Yorke studs the vocals with disarticulated vocal units, true music, virtually plainsong. Sometimes he communicates with words, sometimes with vocal effect alone. This type of modesty is worthy of some contemplation. (The track “Treefingers” is even instrumental.) Yorke develops a trend reminiscent of one Kurt Cobain revived from authentic punk: sing the lyrics with such utter passion, that they become indecipherable. Sure, something is lost (the explicit verbal text), but there is no denying something is gained when the human voice screams, wails and cries in a palette of colours almost unknown outside a locked unit.

Significantly, Yorke, who fussily oversees the production of beautiful CD booklets of original art for each album, has not reproduced Kid A‘s lyrics, having grown frustrated with verses being studied in isolation from the total sound. But what about a rare, crystal-clear line in “How to disappear completely” like “float down the Liffey”? That’s not just any old river: that’s Joycean territory you’ve dived into.

“There are two colours in my head/ what was it that you tried to say?” (from “Everything in its Right Place”) captures in a mere couplet what it took U2 an entire album (Zooropa) to communicate: the simple inability to hear a single meaningful thing in the babble and Babel of multichannel, surround sound culture. U2’s title song “Zooropa” contains some of its finest lyrics: “I hear voices, ridiculous voices/ Out in the slipstream/ Let’s go, let’s go overground/ Take your head out of the mud baby.”

Beyond immediately calling to mind a Rothko or Barnett Newman, the listener understands that the two colours either clash violently or can scarcely be distinguished, and the mental gymnastics instantly kick in. Yorke is very consciously twisting the radio knobs in your head, as a technician of synaesthesia.

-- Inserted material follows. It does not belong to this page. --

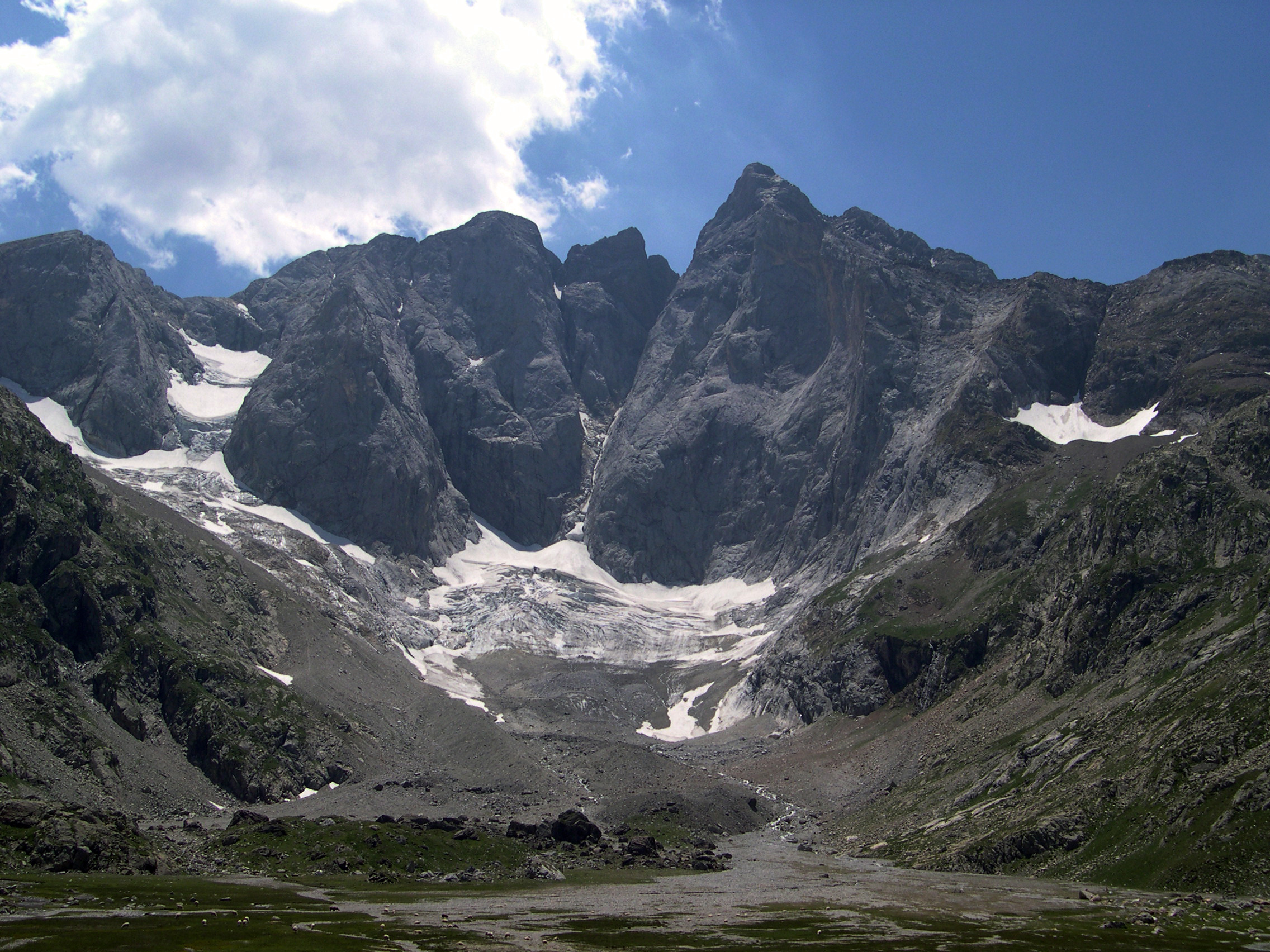 Vignemale du Refuge des Oulettes de Gaube (en Juillet 2005)

Instead of an unambiguous forward move in a rock vein, which much of the industry had expected, Radiohead opted for an very ambitious lateral move into a form of electronica sometimes denigrated as esoterica. Kid A refused to function as OK Computer Redux. This decision did not generate universal praise; many critics saw a dodge or a stumble, and longstanding (and accurate) rumours of Yorke’s writer’s block and excruciatingly slow recording sessions in Paris, Copenhagen and the UK did not bode well for the release. Radiohead seemed ready to lose their mass audience fast upon assembling it with OK Computer (1997).

Thom Yorke is said to have initially stumped (and frightened) some members his four-guitar, one drum band with an abrupt fascination with electronica like Aphex Twin and Autechre (whom Yorke name-checks in every interview), causing the other members to reconsider their potential input with Kid A. Lead guitarist Johnny Greenwood is another incessant experimentalist, responsible here for instruments as diverse as the theremin and the Ondes Martenot. Production took a queer turn for a rock band. The title song “Kid A” would emerge from a computer program Yorke wrote. “Everything in its Right Place” would employ a 10/4 time signature. Not every player would play on each song. Some contributions were silent.

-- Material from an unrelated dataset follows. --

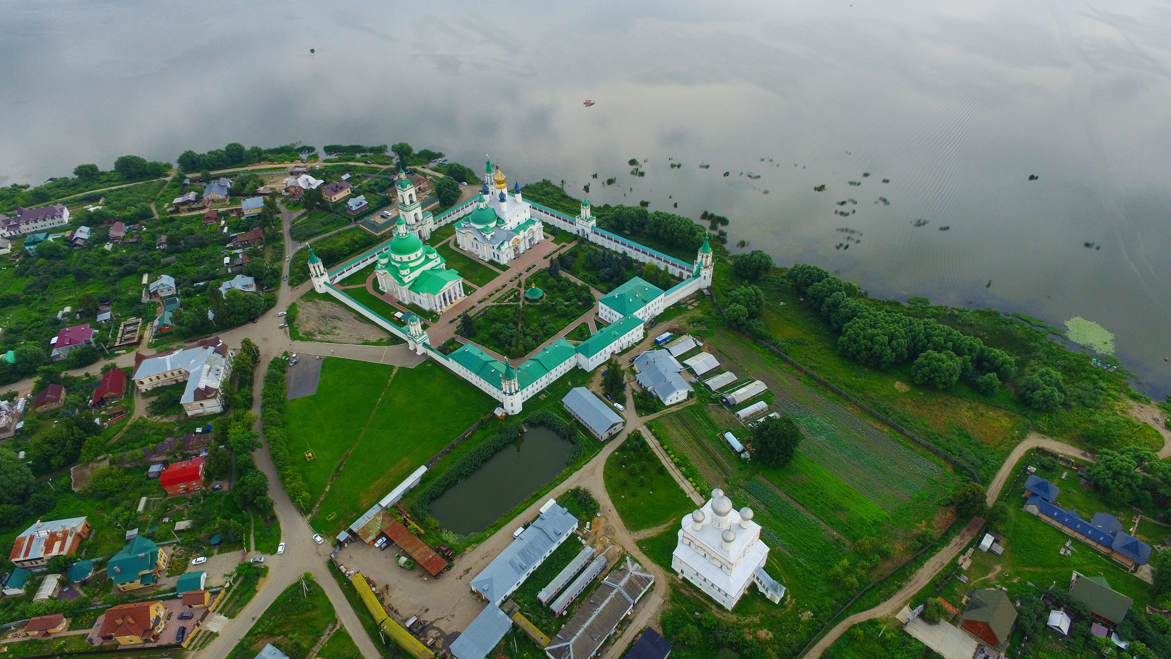 Спасо-Яковлевский Димитриевский мужской монастырь

Titles like “Treefingers” and “Idioteque” are initially fearsome, bringing to mind spookily incoherent experimental music. But “The National Anthem” explodes into throbbing bass and horns in a kind of Merz-jazz, a caterwaul and feedback rapture.

Radiohead got their dance sound and bent their mental universe around it. “The National Anthem” has such a heavy, superb beat while voicing such bleakness that it might be best to dance to it in ESL. As music to crash your car to, however, that and “Idioteque” can’t be beat. Something to say for the group that produced the miracle of “Airbag” as the debut of the violently brilliant OK Computer, only one album before.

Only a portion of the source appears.